On Sun, Jan 23, 2022 at 9:10 PM Niels Möller nisse@lysator.liu.se wrote:
nisse@lysator.liu.se (Niels Möller) writes:
The current C implementation uses radix 26, and 25 multiplies (32x32 --> 64) per block. And quite a lot of shifts. A radix 32 variant analogous to the above would need 16 long multiplies and 4 short. I'd expect that to be faster on most machines, but I'd have to try that out.
I've tried this out, see attached file. It has an #if 0/1 to choose between radix 64 (depending on the non-standard __int128 type for accumulated products) and radix 32 (portable C).

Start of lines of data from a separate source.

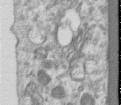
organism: Human
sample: Centriole in RPE cells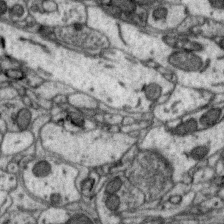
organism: Zebra finch
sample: Brain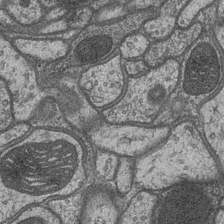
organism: Drosophila
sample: Optic medulla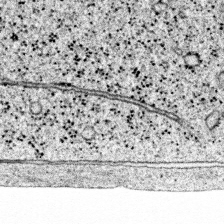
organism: Human
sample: HeLa cells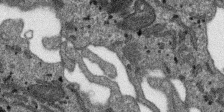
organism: Human
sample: Lung epithelial cells infected with SARS-CoV-2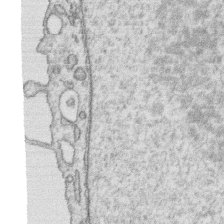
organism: Human
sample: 1205lu cells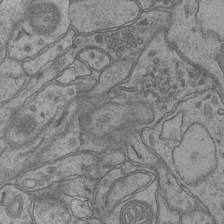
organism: Mouse
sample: CA1 Hippocampus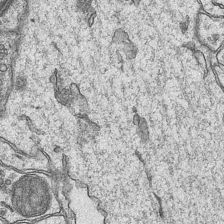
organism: Mouse
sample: CA1 Hippocampus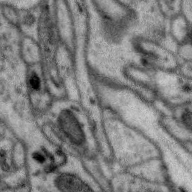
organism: Zebra finch
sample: Brain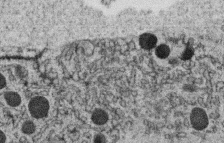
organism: C. elegans
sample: C. elegans oocyte; sperm cells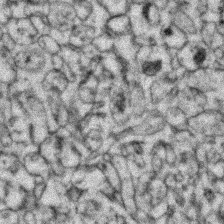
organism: Zebrafish
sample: Zebrafish embryo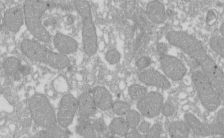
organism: Xenopus
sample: Cilia; centrioles in frog embryo cells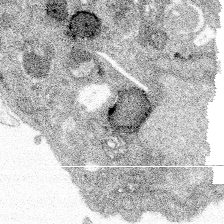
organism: Spongilla lacustris
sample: Multiple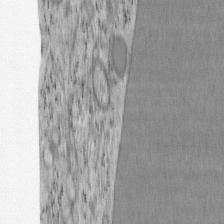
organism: Human
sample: HeLa cells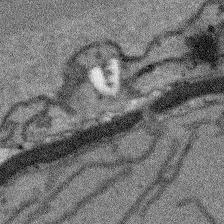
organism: Arabidopsis thaliana
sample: Root tip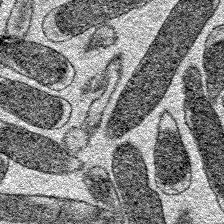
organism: E. coli
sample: E. Coli Bacteria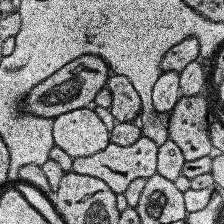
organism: Human
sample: Temporal Lobe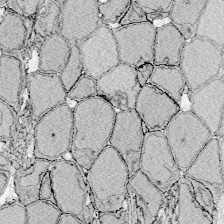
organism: Zebrafish
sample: Whole-Brain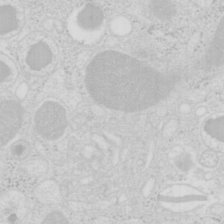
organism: Mouse
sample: Pancreas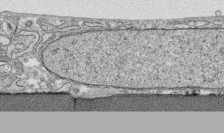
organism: Human
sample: CRL-1474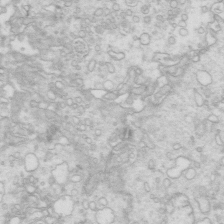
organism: Mouse
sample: Multiciliated cells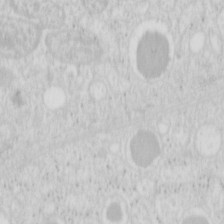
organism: Mouse
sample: Pancreas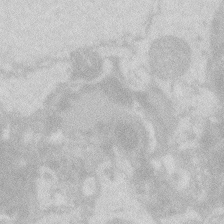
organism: Zebrafish
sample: Macrophage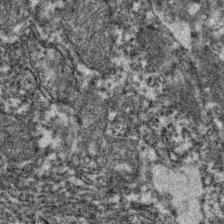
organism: Zebrafish
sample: Zebrafish embryo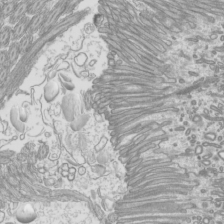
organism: Mouse
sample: Cilia; mouse epididymis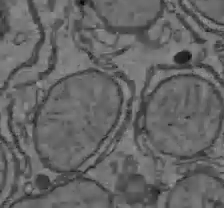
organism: C57BL Mouse
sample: Liver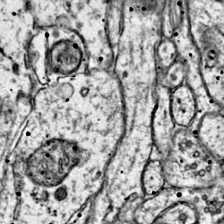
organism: Mouse
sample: Primary visual cortex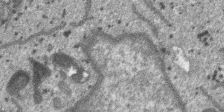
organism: Human
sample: Lung epithelial cells infected with SARS-CoV-2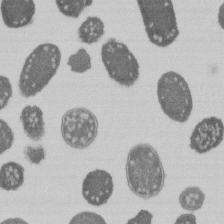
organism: E. coli
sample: Bacterial nucleoid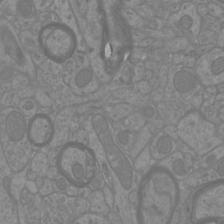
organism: Mouse
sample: Cortical neurons

This is the speed I get for C implementations of poly1305_update on my x86_64 laptop:
Radix 26: 1.2 GByte/s (old code)
Radix 32: 1.3 GByte/s
Radix 64: 2.2 GByte/s
It would be interesting with benchmarks on actual 32-bit hardware, 32-bit ARM likely being the most relevant arch.
For comparison, the current x86_64 asm version: 2.5 GByte/s.
I made a performance test of this patch on the available architectures I have access to.
Arm64 (gcc117 gfarm): * Radix 26: 0.65 GByte/s * Radix 26 (2-way interleaved): 0.92 GByte/s * Radix 32: 0.55 GByte/s * Radix 64: 0.58 GByte/s POWER9: * Radix 26: 0.47 GByte/s * Radix 26 (2-way interleaved): 1.15 GByte/s * Radix 32: 0.52 GByte/s * Radix 64: 0.58 GByte/s Z15: * Radix 26: 0.65 GByte/s * Radix 26 (2-way interleaved): 3.17 GByte/s * Radix 32: 0.82 GByte/s * Radix 64: 1.22 GByte/s
Apparently, the higher radix version has performance improvements on x86_64, powerpc, and s390x but this is not the case for arm64 arch where the performance has a slight hit there.
I tried to compile the new code with -m32 flag on x86_64 but I got "poly1305-internal.c:46:18: error: ‘__int128’ is not supported on this target". Unfortunately, I don't have access to arm 32-bit too.
Also, I've disassembled the update function of Radix 64 and none of the architectures has made use of SIMD support (including x86_64 that hasn't used XMM registers which is standard for this arch, I don't know if gcc supports such behavior for C compiling but I'm aware that MSVC takes advantage of that standardization for further optimization on compiled C code).
I'm trying to implement the radix 64 using SIMD to see if we can get any performance boost, I'll post the result once I get done with it.
regards, Mamone
If I understood correctly, the suggestion to use radix 26 in djb's original paper was motivated by a high-speed implementation using floating point arithmetic (possibly in combination with SIMD), where the product of two 26-bit integers can be represented exactly in an IEEE double (but it gets a bit subtle if we want to accumulate several products), I haven't really looked into implementing poly1305 with either floating point or SIMD.
To improve test coverage, I've also extended poly1305 tests with tests on random inputs, with results compared to a reference implementation based on gmp/mini-gmp. I intend to merge those testing changes soon. See
https://gitlab.com/gnutls/nettle/-/commit/b48217c8058676c8cd2fd12cdeba457755... .
Unfortunately, the http interface of the main git repo at Lysator is inaccessible at the moment due to an expired certificate; should be fixed in a day or two.
Regards, /Niels
-- Niels Möller. PGP key CB4962D070D77D7FCB8BA36271D8F1FF368C6677. Internet email is subject to wholesale government surveillance.